Implicit throughout virtually anything published here on Adam Smith, Esq. is leadership. As an issue, a challenge, a conundrum, and even a definitional challenge (what is “leadership”?).
Because it’s pregnant in most everything, and because it’s perhaps the single topic leading most writers in business theory and management into recursive quagmires of tautologies and into bromides which are vacuous or self-evident or both, I have by design written about leadership per se almost never.
But as publisher I invoke the prerogative of changing settled practice. Herewith an article on leadership.
From a survey of leading management literature on leadership, here are some topics commonly if not universally addressed, and the confidently asserted and solemnly shared advice for how to deal, ideally, with each:
- Capitalize on your strengths
- Work on improving your weaknesses
- Seek consensus
- Lead from the top
- Rely on input from a wide variety of advisors
- Trust few if any
- Embrace disruption in your industry
- Stay true to your firm’s heritage
- Worry about your peer competitors
- Worry about disruptive upstarts
- Put the right incentives in place and the organization will follow
- Put the right values in place and the organization will follow
- Trust your gut
- Crunch the numbers
- Strategy trumps everything
- Culture trumps everything
- Athenian democracies win
- Command and control wins
Furthest from my mind is for this to seem a facetious exercise. This is what I read every week, in some of the most highly esteemed business publications out there. Hence my reticence to announce that a column might be about leadership. Looking at the contradictions, one is reminded of the title of Jimmy Breslin’s immortal book on the first season of the New York Mets, “Can’t Anybody Here Play This Game?”
But I’m still going to try.
My theory of leadership begins from the premise that many forms can work, according to time, place, and circumstance, and that attempting to generalize across locales and contexts in terms of actions or styles of leadership is a fool’s errand. It’s not just that different leadership techniques are called for by different firms, but that the same firm requires different leadership styles at different times in its life. As Bill Voge, successor-to-be to the legendary Bob Dell at Latham, recently remarked in nicely self-deprecating style (I paraphrase), “I can’t be another Bob Dell; I expect to underwhelm.”

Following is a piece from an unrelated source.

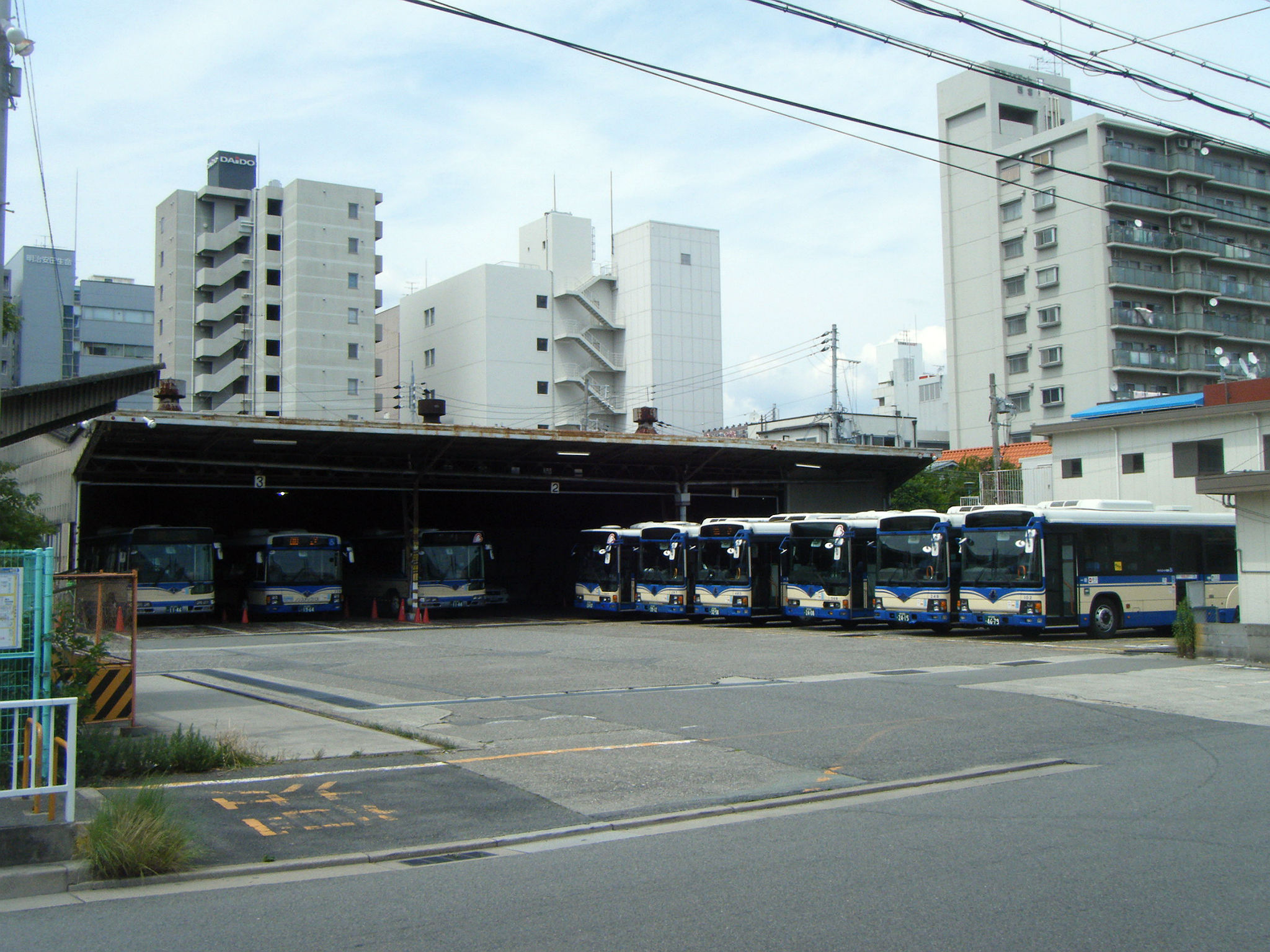 阪神バス 西宮車庫（旧西宮営業所） 兵庫県西宮市
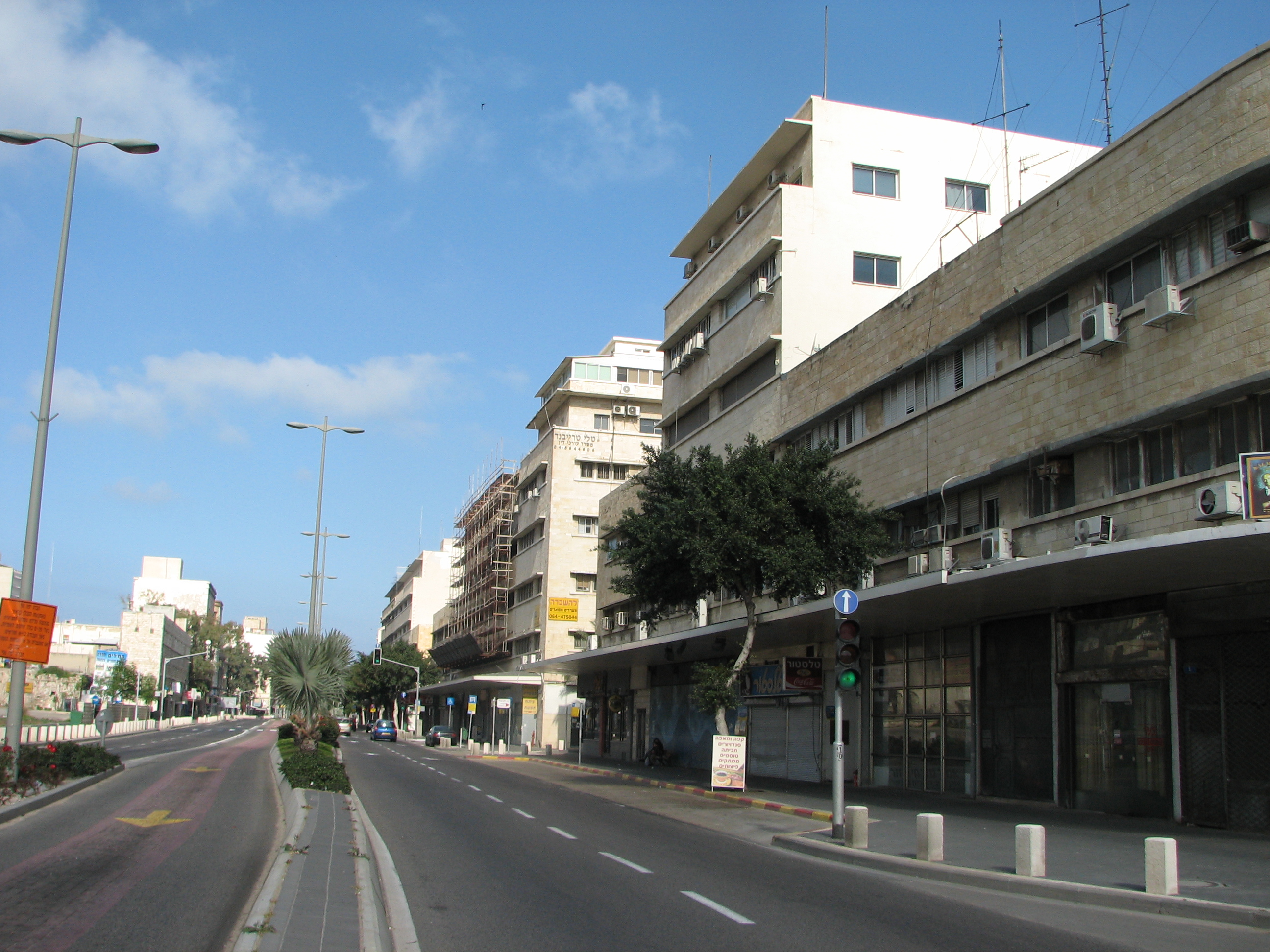 Ha'atzma'ut street , Downtown Haifa רחוב העצמאות בעיר התחתית בחיפה, מבט לכיוו מערב

The longer I study, meet with, advise, and deal with law firms of all sizes and shapes, the more I’m coming to believe in the power of stewardship: The core belief that most of us walked into an institution created by our forebears and which we have an obligation to hand down to the next generation stronger, more powerful, and more vibrant than we found it.
You would assume talking about his makes people uncomfortable, but my experience has been that when you bring it up there’s a vast exhalation of relief and a welcoming assent that now we’re getting down to what really matters. (If you have a different experience at your firm, then we really need to talk, urgently.)
What does this have to do with leadership?
The link you provide to the HBR review article will take one on to the PNAS article that is the foundation for Kolditz’s HBR summary and your analysis. The PNAS article is very helpful to anyone who wishes to understand the research work more deeply, particularly the initially astonishing conclusion that adding “market” incentives does not increase success in the endeavor under study.
Your model of “stewardship,” with its deep cultural roots, and these results on leadership will be important to consideration of such things as mergers and acquisitions (as related to a possible law-firm future), the role of lateral transfers, succession planning, and the development of staff.
Mark:
Many thanks, as always, for seriously advancing the discussion.
I imagine a future article on “ASE” will indeed take off from the PNAS research.
Thanks again.
Good article Bruce.
The article title, why are you leading could also consider, who are you leading? The problem with portraying yourself as a leader in any law firm is that your most valuable colleagues are likely to resent being cast as . . . your followers. If you’re interested, here’s a little piece on why ‘Firm Leadership Is Not For Wimps!” – http://www.patrickmckenna.com/pdfs/Wimps.pdf
kind regards, Patrick
Patrick:
Many thanks for your kind and generous words–and a nifty article on leadership by you (which I hereby commend to all readers). I think we agree firmly on the perils of putting oneself first.